The shortcomings of Big Data
The utility of inductive inference in biology has been especially tapped by geneticists. Geneticists combine “screens”, which depend heavily on inductive inference, with working with a broad hypothesis that can be suitably strengthened with data that comes in. In a genetic screen, scientists use a mutagenised population, and look to identify individuals with “phenotypes” or traits. Using observation, scientists can infer what these traits might be because of, and explain what the function of a gene is. This inference alone is insufficient, but helps formulate a hypothesis (on the function of a gene), which can then be tested.
Today, much modern science – biology in particular – has moved towards using Big Data. Some of these studies have been extremely informative because they have been used to generate excellent, testable hypothesis. However, many big data studies have yielded little or thrown up more confusion, drowning out good science. A recent example of underwhelming results from such approaches could be the ENCODE project, which collected huge amounts of genomic data and prematurely proclaimed the non-existence of “junk DNA”, ignoring decades of other research. More systematic analysis of this data combined with a proper interpretation of decades of genetic and biochemical research suggests that this isn’t true at all.
One reason for some big studies yielding little is that in the excitement of having the ability to generate a lot of data, we sometimes forget that broader principles emerge only if this data will generate good, testable hypotheses, and allow properly reasoned inductive or deductive inquiry.
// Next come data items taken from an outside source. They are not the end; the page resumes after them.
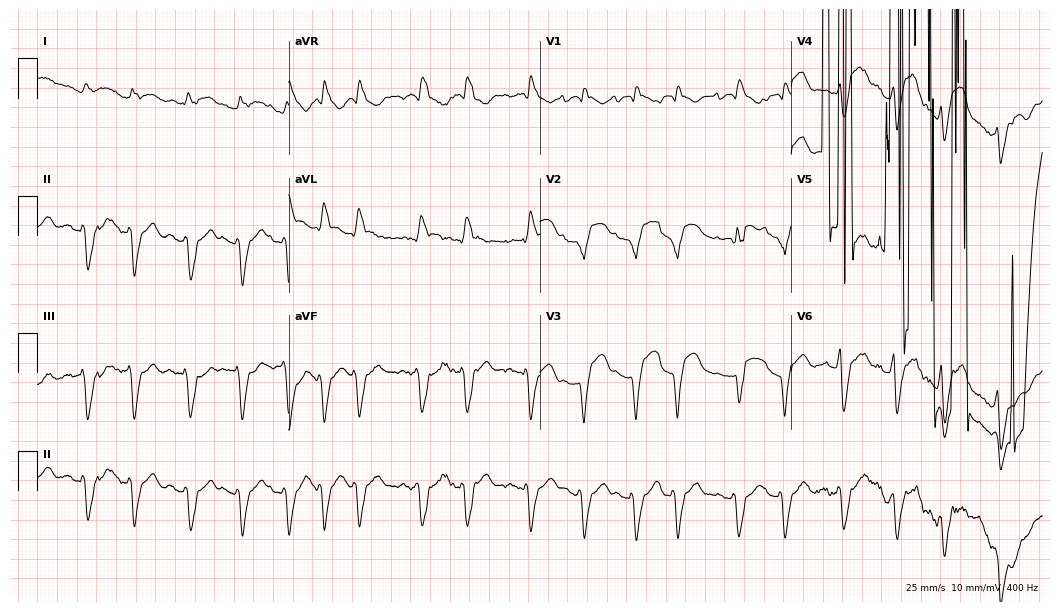
Electrocardiogram, a 75-year-old man. Of the six screened findings (first-degree AV block, right bundle branch block (RBBB), left bundle branch block (LBBB), sinus bradycardia, atrial fibrillation (AF), sinus tachycardia), none is recorded. Other findings, if any, are not listed.
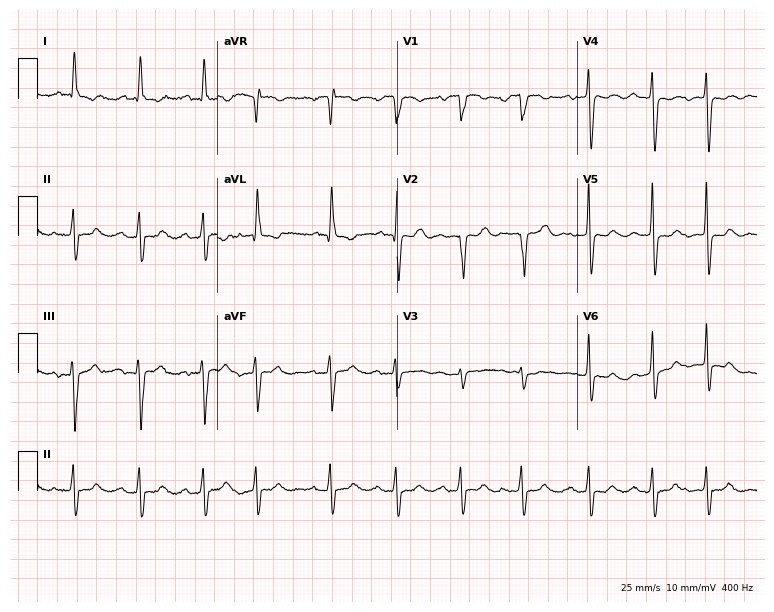
12-lead ECG (7.3-second recording at 400 Hz) from a 74-year-old female. Screened for six findings — first-degree AV block, right bundle branch block, left bundle branch block, sinus bradycardia, atrial fibrillation, sinus tachycardia — none is recorded. Other findings, if any, are not listed.
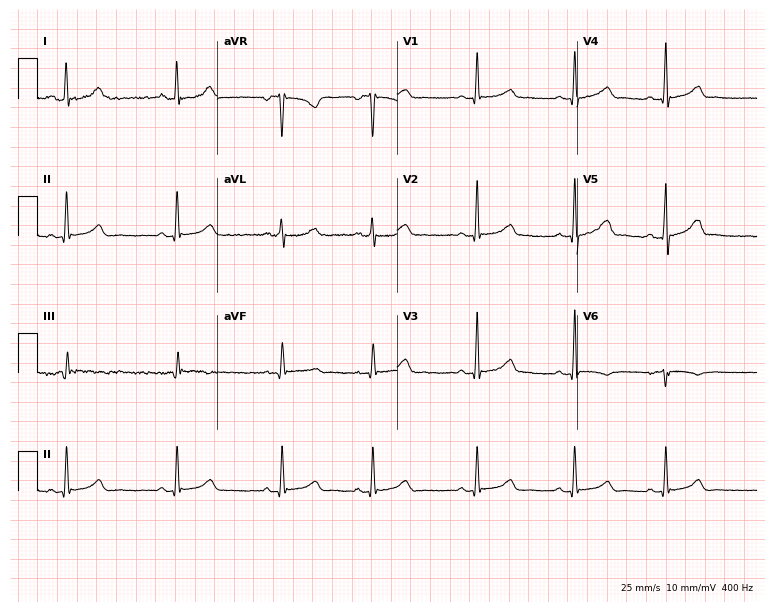
Standard 12-lead ECG recorded from a female patient, 34 years old. None of these six findings is recorded: first-degree AV block, right bundle branch block, left bundle branch block, sinus bradycardia, atrial fibrillation, sinus tachycardia. Only these six findings were labelled.
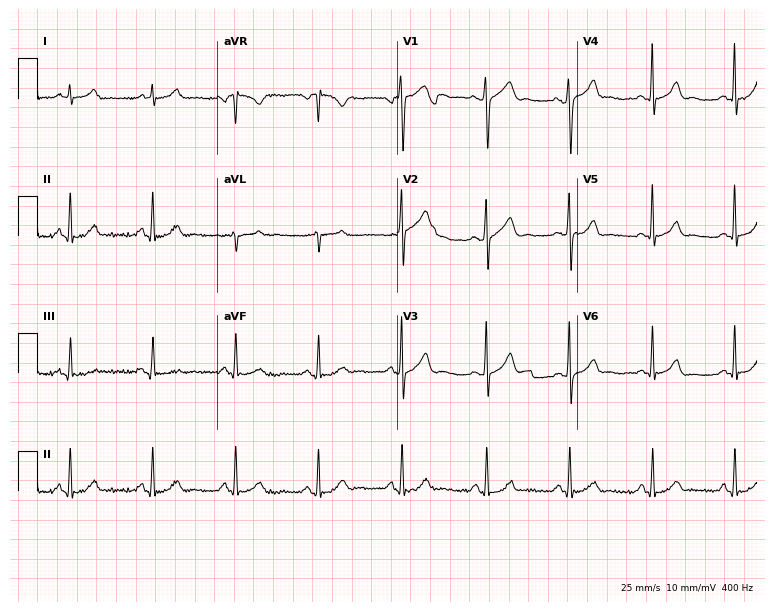
Standard 12-lead ECG recorded from a 55-year-old man. Read as a normal ECG.

For good hypothesis-driven science, the hypotheses should come from broader observations of natural systems with the ability to include inductive and deductive inference.
To paraphrase one of my scientific mentors, we tend to look only where we can see, and if everyone is looking somewhere, we tend to go join them in the same place. Yet there are great discoveries to be made where we can’t see, and these will only come if we abandon our comfort zones and our reliance on running with the herd, to go the other way. To paraphrase the opening of Star Trek, we need to combine the best of hypothesis driven and inquiry based research, and boldly go where no human has gone before.
Sunil Laxman is a scientist at the Institute for Stem Cell Biology and Regenerative Medicine, where his research group studies how cells function, and how they communicate with each other. He has a keen interest in the history and process of science, and how science influences society.